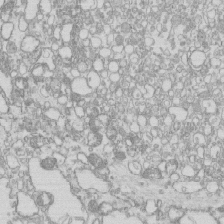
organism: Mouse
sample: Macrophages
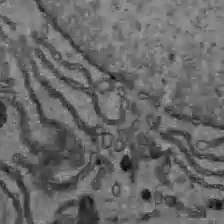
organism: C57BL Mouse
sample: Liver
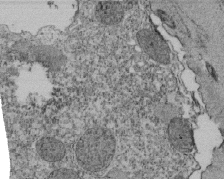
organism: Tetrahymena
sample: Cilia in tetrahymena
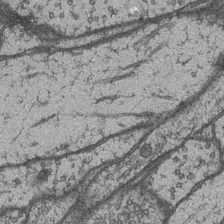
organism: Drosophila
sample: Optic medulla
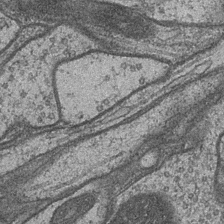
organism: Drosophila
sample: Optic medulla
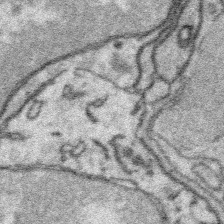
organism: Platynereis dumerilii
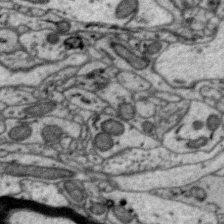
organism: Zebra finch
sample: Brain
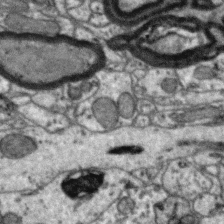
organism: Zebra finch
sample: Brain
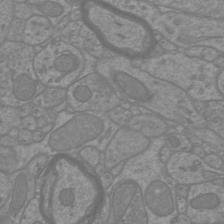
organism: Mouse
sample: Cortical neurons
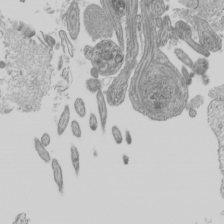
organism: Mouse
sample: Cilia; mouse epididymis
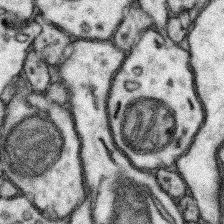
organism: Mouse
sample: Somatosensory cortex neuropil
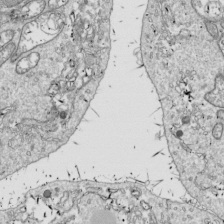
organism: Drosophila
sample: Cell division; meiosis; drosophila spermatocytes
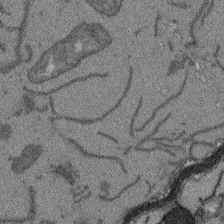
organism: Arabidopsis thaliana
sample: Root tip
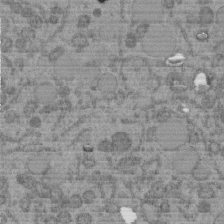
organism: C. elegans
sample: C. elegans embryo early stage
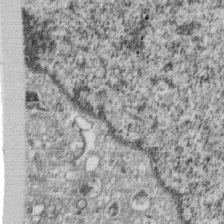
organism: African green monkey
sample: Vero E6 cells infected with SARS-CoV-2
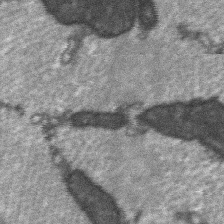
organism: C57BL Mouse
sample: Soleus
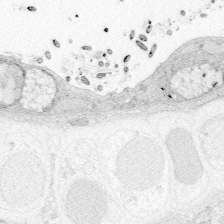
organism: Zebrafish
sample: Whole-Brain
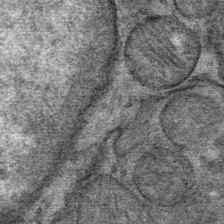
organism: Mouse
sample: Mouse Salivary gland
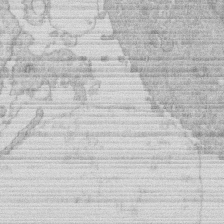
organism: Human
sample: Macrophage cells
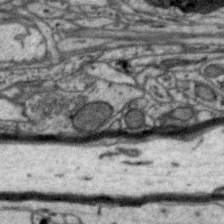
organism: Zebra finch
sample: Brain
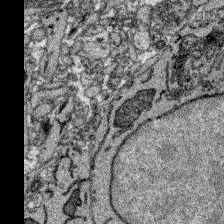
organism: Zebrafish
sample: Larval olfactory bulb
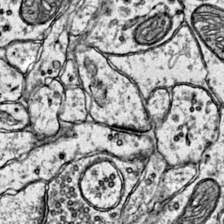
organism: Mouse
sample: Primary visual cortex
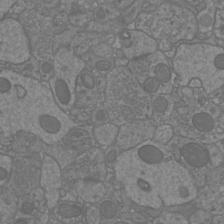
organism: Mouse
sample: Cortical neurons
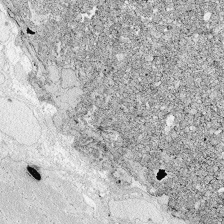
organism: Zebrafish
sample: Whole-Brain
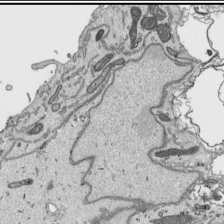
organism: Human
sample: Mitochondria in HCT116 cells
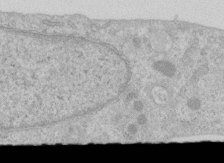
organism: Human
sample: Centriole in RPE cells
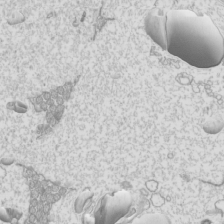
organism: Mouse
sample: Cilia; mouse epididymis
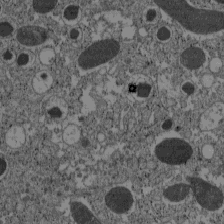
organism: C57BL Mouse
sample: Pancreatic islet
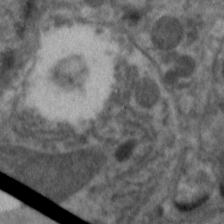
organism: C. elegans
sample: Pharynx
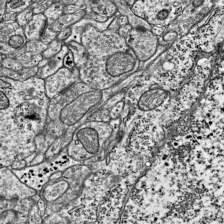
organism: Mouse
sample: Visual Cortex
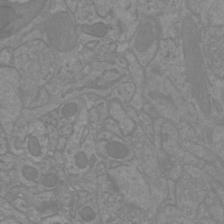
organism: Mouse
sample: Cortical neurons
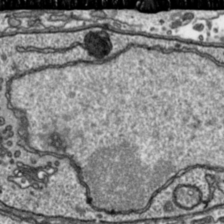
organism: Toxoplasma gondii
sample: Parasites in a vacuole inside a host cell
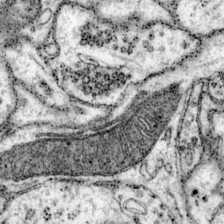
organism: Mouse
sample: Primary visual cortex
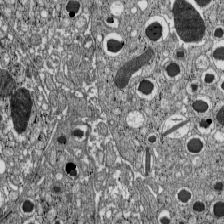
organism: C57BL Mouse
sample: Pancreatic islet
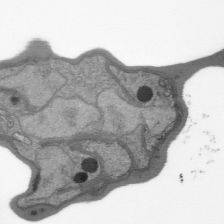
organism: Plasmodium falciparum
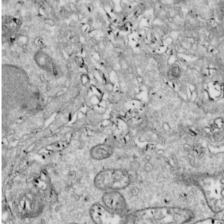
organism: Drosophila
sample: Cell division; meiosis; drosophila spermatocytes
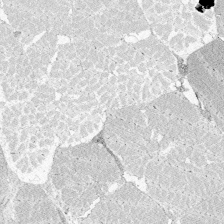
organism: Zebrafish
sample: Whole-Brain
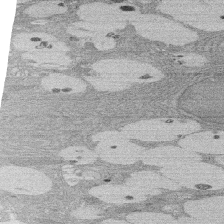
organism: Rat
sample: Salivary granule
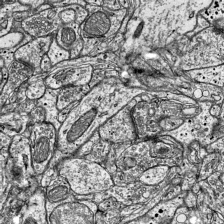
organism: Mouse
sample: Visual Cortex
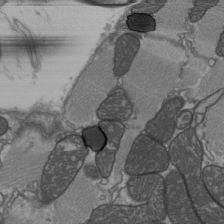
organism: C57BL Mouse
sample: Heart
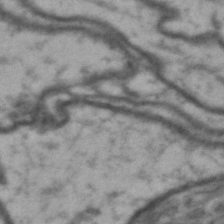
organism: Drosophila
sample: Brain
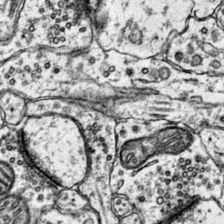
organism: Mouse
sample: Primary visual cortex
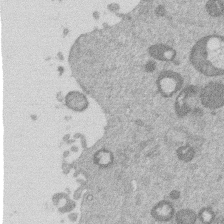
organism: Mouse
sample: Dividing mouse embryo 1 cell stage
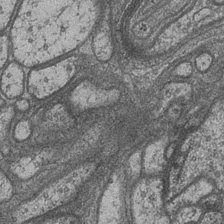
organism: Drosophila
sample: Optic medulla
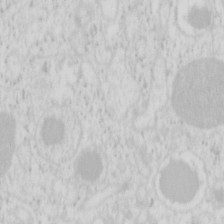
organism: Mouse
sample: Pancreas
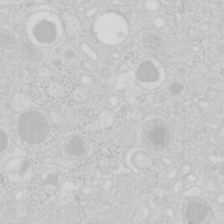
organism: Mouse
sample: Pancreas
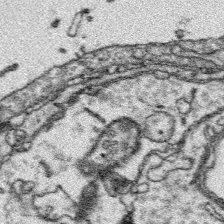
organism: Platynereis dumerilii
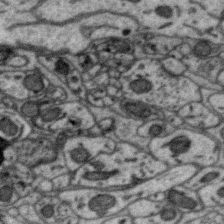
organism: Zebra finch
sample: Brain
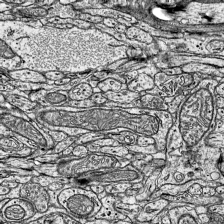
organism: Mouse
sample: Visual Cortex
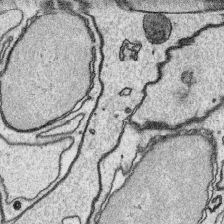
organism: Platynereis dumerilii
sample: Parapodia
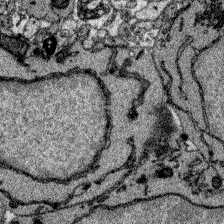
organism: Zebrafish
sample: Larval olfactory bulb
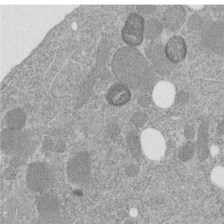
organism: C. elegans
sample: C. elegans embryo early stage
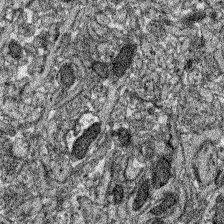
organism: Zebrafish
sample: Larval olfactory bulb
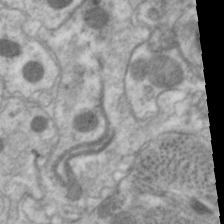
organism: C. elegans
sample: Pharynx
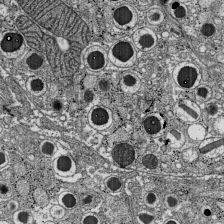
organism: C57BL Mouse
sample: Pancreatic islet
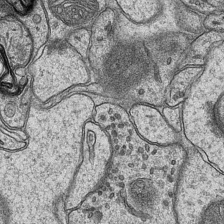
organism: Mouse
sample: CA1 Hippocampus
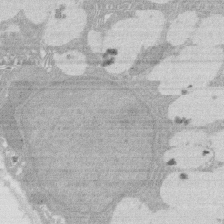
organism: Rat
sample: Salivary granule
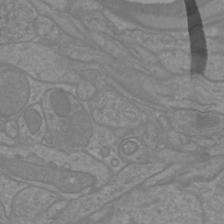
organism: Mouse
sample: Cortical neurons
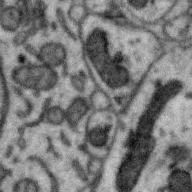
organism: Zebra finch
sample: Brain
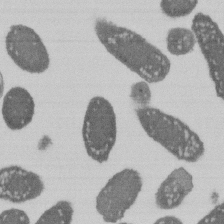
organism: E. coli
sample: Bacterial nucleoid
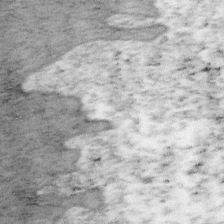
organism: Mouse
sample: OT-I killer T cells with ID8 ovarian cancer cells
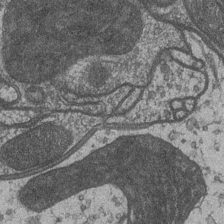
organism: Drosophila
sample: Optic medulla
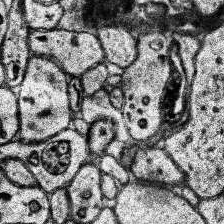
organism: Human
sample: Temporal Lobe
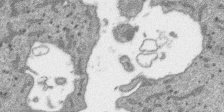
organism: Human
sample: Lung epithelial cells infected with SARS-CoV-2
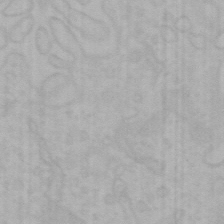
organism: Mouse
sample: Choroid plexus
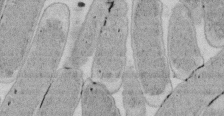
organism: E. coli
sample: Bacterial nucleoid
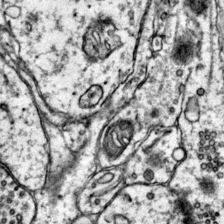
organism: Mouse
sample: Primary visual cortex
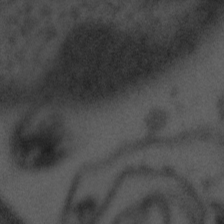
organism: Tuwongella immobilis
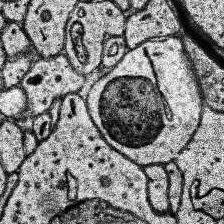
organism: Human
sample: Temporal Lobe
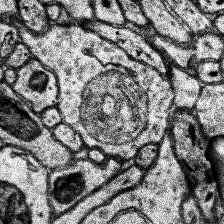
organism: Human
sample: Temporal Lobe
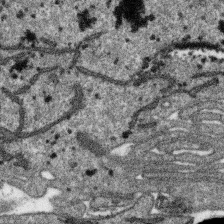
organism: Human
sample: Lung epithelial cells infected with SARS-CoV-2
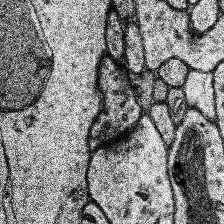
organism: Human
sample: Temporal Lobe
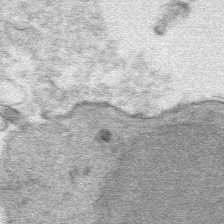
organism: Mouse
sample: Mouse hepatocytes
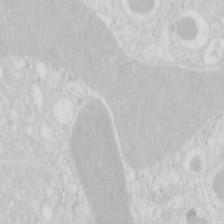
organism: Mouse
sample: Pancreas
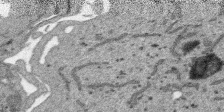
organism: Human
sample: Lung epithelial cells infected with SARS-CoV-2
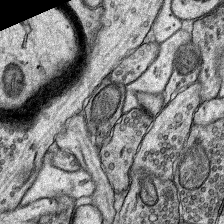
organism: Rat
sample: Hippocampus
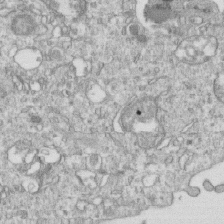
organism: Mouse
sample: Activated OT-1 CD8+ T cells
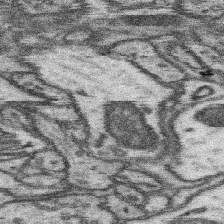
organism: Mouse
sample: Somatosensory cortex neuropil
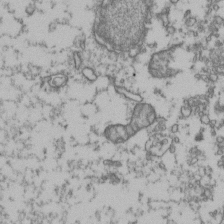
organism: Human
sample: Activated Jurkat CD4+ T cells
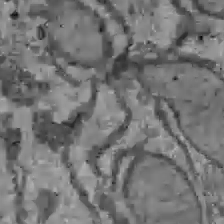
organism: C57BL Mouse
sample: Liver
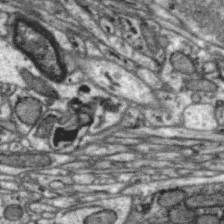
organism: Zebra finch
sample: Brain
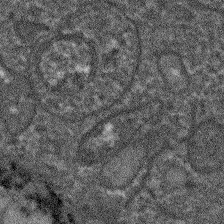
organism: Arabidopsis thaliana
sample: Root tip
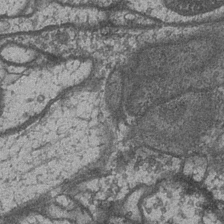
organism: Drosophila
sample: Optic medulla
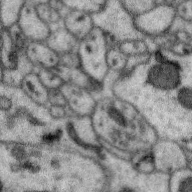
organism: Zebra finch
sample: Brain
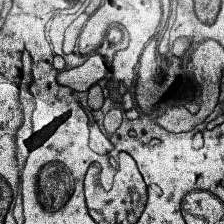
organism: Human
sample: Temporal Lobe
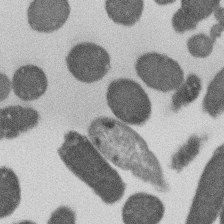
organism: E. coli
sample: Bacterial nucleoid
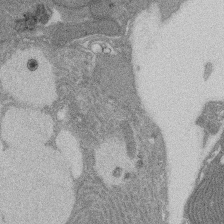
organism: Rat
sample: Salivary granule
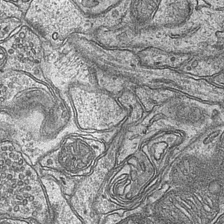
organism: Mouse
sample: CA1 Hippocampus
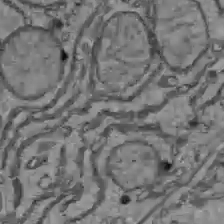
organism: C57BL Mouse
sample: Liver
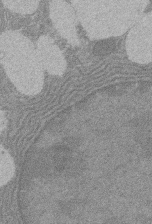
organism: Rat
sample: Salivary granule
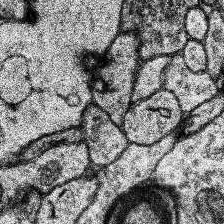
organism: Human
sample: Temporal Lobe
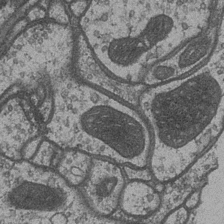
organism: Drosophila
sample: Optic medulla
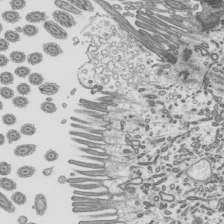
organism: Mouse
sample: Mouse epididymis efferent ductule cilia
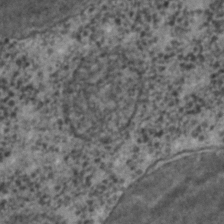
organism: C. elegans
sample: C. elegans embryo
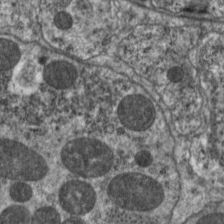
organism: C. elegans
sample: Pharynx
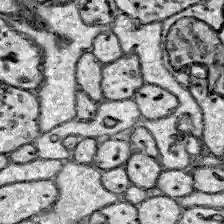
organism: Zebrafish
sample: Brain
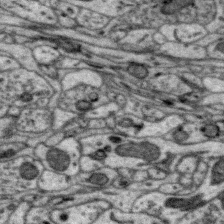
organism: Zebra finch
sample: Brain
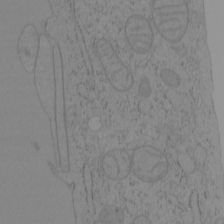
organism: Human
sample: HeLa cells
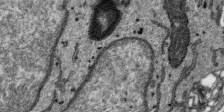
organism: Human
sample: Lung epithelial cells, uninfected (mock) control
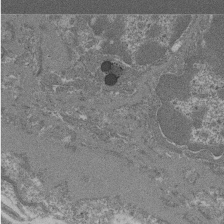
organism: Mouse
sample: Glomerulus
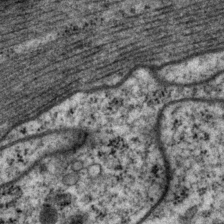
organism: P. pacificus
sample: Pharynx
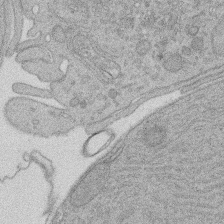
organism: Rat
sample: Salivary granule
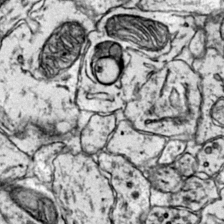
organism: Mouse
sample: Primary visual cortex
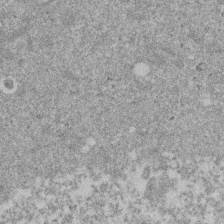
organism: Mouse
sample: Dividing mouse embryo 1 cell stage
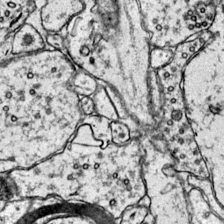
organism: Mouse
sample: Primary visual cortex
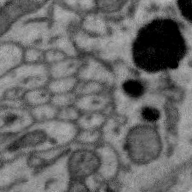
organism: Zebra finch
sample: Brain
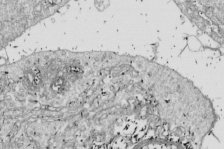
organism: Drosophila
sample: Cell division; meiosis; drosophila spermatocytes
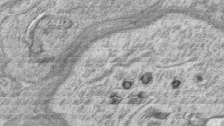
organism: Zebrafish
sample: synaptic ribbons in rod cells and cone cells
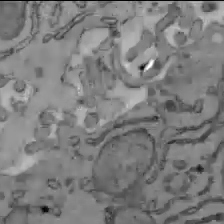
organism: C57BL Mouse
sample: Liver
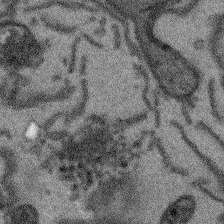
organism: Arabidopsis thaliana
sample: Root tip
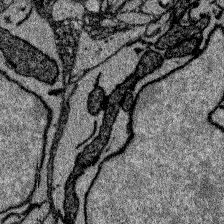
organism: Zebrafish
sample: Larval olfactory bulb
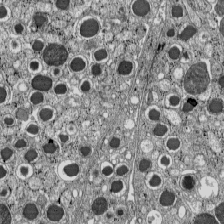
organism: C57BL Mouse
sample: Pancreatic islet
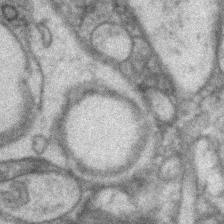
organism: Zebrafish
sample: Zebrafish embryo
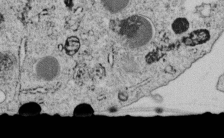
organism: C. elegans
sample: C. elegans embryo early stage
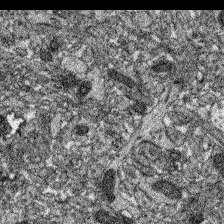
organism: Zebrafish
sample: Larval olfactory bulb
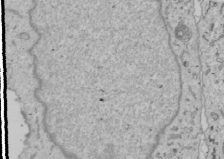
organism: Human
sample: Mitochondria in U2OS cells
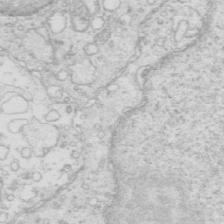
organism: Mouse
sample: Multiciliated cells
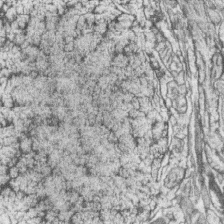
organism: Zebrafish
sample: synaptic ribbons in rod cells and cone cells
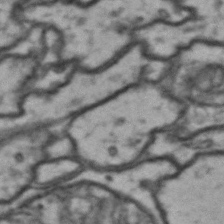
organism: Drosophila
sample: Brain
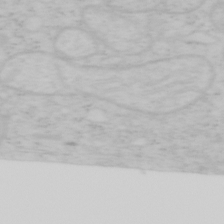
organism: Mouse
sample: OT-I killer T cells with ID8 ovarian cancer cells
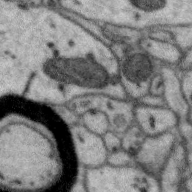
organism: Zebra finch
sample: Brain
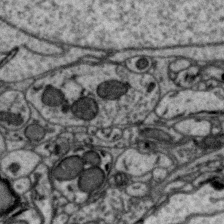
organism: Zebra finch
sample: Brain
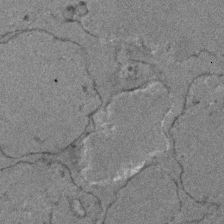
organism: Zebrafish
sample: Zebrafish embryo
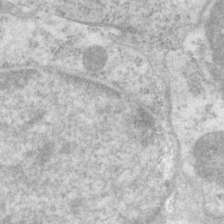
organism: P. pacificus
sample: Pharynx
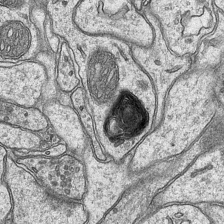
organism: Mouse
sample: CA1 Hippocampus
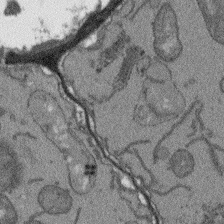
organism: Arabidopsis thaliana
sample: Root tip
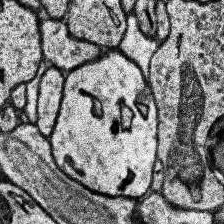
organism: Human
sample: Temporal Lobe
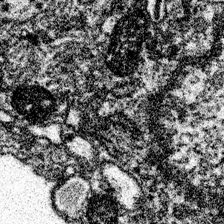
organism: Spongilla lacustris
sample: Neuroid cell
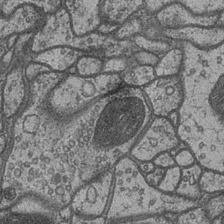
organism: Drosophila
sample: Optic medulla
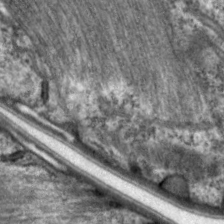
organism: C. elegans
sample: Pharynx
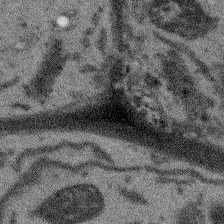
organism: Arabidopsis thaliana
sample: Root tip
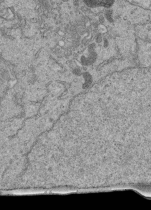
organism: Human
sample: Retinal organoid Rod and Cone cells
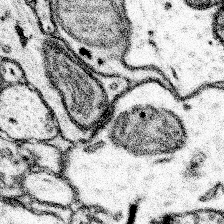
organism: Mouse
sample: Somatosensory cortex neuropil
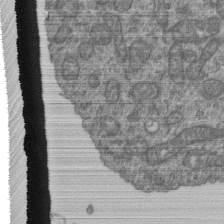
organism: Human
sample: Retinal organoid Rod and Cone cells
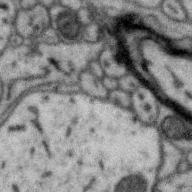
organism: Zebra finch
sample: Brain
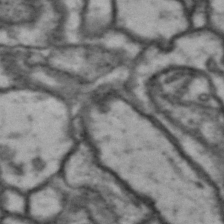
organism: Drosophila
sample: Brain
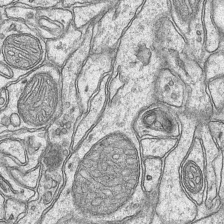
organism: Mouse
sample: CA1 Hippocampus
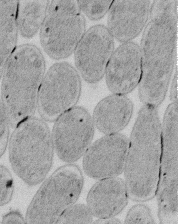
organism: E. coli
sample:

-*-

Restate the data word for word from its first line through the line with "sample: Centriole in RPE cells", leaving out any picture along the way.

organism: Mouse
sample: Macrophages
organism: C57BL Mouse
sample: Liver
organism: Tetrahymena
sample: Cilia in tetrahymena
organism: Drosophila
sample: Optic medulla
organism: Drosophila
sample: Optic medulla
organism: Platynereis dumerilii
organism: Zebra finch
sample: Brain
organism: Zebra finch
sample: Brain
organism: Mouse
sample: Cortical neurons
organism: Mouse
sample: Cilia; mouse epididymis
organism: Mouse
sample: Somatosensory cortex neuropil
organism: Drosophila
sample: Cell division; meiosis; drosophila spermatocytes
organism: Arabidopsis thaliana
sample: Root tip
organism: C. elegans
sample: C. elegans embryo early stage
organism: African green monkey
sample: Vero E6 cells infected with SARS-CoV-2
organism: C57BL Mouse
sample: Soleus
organism: Zebrafish
sample: Whole-Brain
organism: Mouse
sample: Mouse Salivary gland
organism: Human
sample: Macrophage cells
organism: Zebra finch
sample: Brain
organism: Zebrafish
sample: Larval olfactory bulb
organism: Mouse
sample: Primary visual cortex
organism: Mouse
sample: Cortical neurons
organism: Zebrafish
sample: Whole-Brain
organism: Human
sample: Mitochondria in HCT116 cells
organism: Human
sample: Centriole in RPE cells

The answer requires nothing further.